While opening statements are set for Wednesday in Texas in the killing of veteran Chris Kyle, hundreds of prospective jurors in the Colorado theater shooting begin returning to the courthouse for months of questioning about their views on the death penalty and mental illness. And jury selection in the Boston Marathon bombing has dragged on for more than a month, and not just because of interruptions from snowstorms.

All three cases are complicated by heavy publicity. The Boston and Colorado trials are also problematic because of the large number of people affected by the attacks and because the death penalty is on the table. Only jurors willing to sentence someone to death can be selected for such cases.

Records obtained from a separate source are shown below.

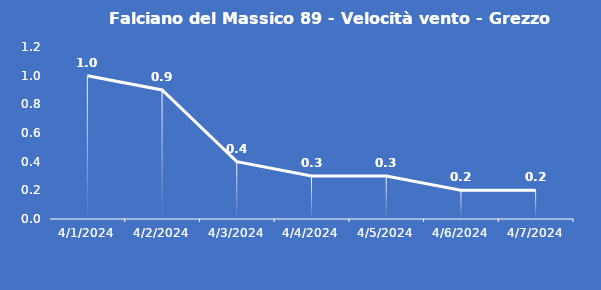
| Category | Falciano del Massico 89 - Velocità vento - Grezzo (m/s) |
|---|---|
| 4/1/24 | 1 |
| 4/2/24 | 0.9 |
| 4/3/24 | 0.4 |
| 4/4/24 | 0.3 |
| 4/5/24 | 0.3 |
| 4/6/24 | 0.2 |
| 4/7/24 | 0.2 |

"The most difficult prospect for jury selection in high-profile cases is to ascertain which of your pool, despite what they have heard, read and seen, can keep an open mind," said Jo-Ellan Dimitrius, a jury consultant who worked on big cases such as the O.J. Simpson trial.

A look at the three sensational cases unfolding in courtrooms around the U.S.:


About 9,000 prospective jurors were summoned starting Jan. 20 for the trial of James Holmes in what experts say was the biggest jury pool in U.S. history.

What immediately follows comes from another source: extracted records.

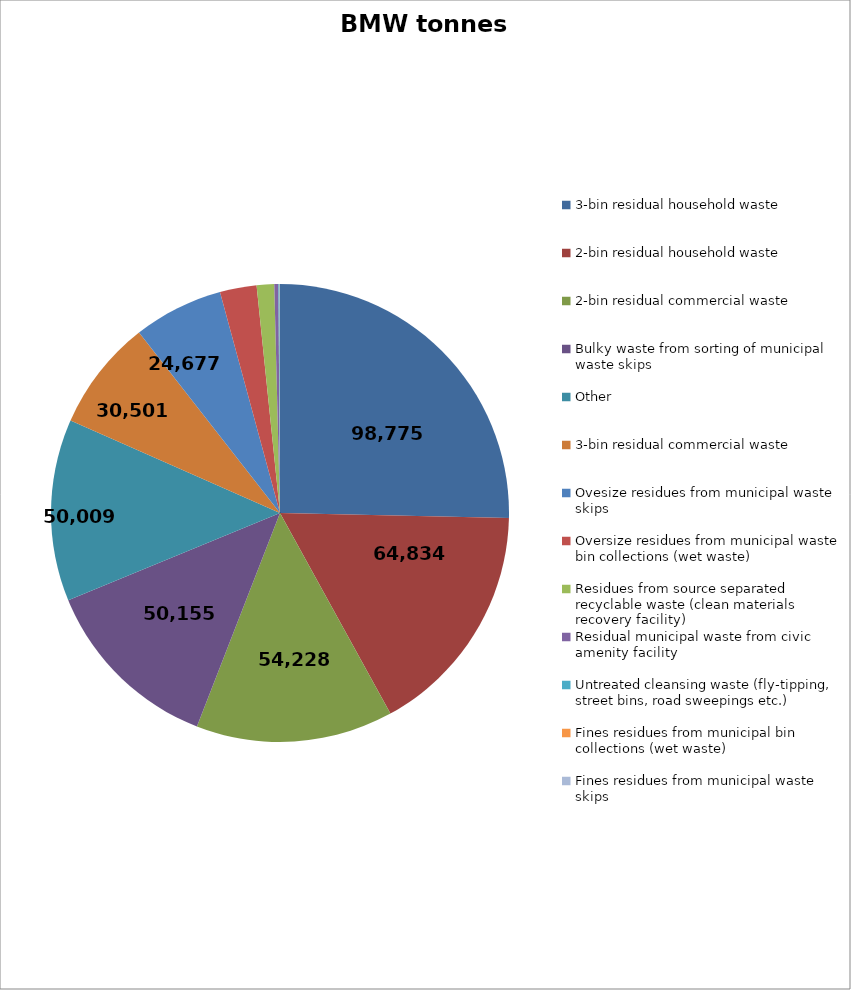
| Category | BMW tonnes 2016 |
|---|---|
| 3-bin residual household waste | 98775.03 |
| 2-bin residual household waste | 64833.86 |
| 2-bin residual commercial waste | 54228.16 |
| Bulky waste from sorting of municipal waste skips | 50154.89 |
| Other | 50009.15 |
| 3-bin residual commercial waste | 30501.24 |
| Ovesize residues from municipal waste skips | 24676.99 |
| Oversize residues from municipal waste bin collections (wet waste) | 10086.88 |
| Residues from source separated recyclable waste (clean materials recovery facility) | 4807.27 |
| Residual municipal waste from civic amenity facility | 1124.14 |
| Untreated cleansing waste (fly-tipping, street bins, road sweepings etc.) | 325.02 |
| Fines residues from municipal bin collections (wet waste) | 52.67 |
| Fines residues from municipal waste skips | 47.91 |

During the first phase, thousands filled out 75-question surveys. Hundreds will return for the second phase, which could last 16 weeks, as attorneys individually question just six people per day.

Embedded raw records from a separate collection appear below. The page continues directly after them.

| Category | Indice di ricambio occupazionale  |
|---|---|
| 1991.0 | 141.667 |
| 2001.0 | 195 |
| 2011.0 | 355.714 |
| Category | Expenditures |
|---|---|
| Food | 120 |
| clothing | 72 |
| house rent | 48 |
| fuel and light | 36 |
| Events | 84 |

The 12 jurors ultimately picked will decide whether Holmes was insane when he killed 12 people and wounded 70 in a 2012 attack on a suburban Denver theater during a screening of the latest Batman movie. If the jury rejects his insanity claim, it will decide whether he should be executed.

The judge has already dismissed more than 1,000 people who cited various reasons for not being able to serve on the trial, which could run through October.


More than 1,350 prospective jurors were called to federal court in early January to complete a detailed, 28-page questionnaire for the trial of Dzhokhar Tsarnaev, accused in the 2013 bombing that killed three people and wounded more than 260. The jury will decide whether Tsarnaev is guilty, and if so, whether he lives or dies.

The judge began individual questioning Jan. 15. The process has been repeatedly interrupted by huge snowstorms that closed the courthouse and by requests from Tsarnaev's lawyers that the trial be moved from the city that was so traumatized by the bloodshed.

But the judge said last week that locals have shown themselves capable of being impartial and that "substantial progress" has been made. The judge has not set a date for opening statements.


The Oscar-nominated movie was released weeks before the start of jury selection, raising questions about whether it would be harder to find unbiased jurors. But a jury was seated Monday, a day ahead of schedule, and the judge estimated no more than two dozen people were dismissed because of publicity about the case.

Eddie Ray Routh, a troubled former Marine, is charged with murder, accused of fatally shooting Kyle and another man after they took him to a gun range to help him deal with his problems.

Routh's attorneys plan to pursue an insanity defense. Prosecutors are not seeking the death penalty.

About 800 potential jurors were summoned, more than four times the usual number. The pool was narrowed down during a screening process that took two days. Candidates filled out a questionnaire about whether they had read Kyle's memoir or seen the movie, served in the military or were familiar with guns.

Simply reading Kyle's book or seeing the movie were not grounds for dismissal. Instead, potential jurors were asked if they could set aside what they had heard.


By comparison, jury selection in the murder trial of O.J. Simpson lasted about two months in 1994. It took three weeks to empanel a jury in the case of Oklahoma City bomber Timothy McVeigh in 1997. There were about two weeks of jury selection in the case of Conrad Murray, the former doctor convicted of killing Michael Jackson in 2011. And seating a jury in the court-martial of Army psychiatrist Maj. Nidal Hasan, convicted of killing 13 people in a 2009 at Fort Hood, Texas, took just a week.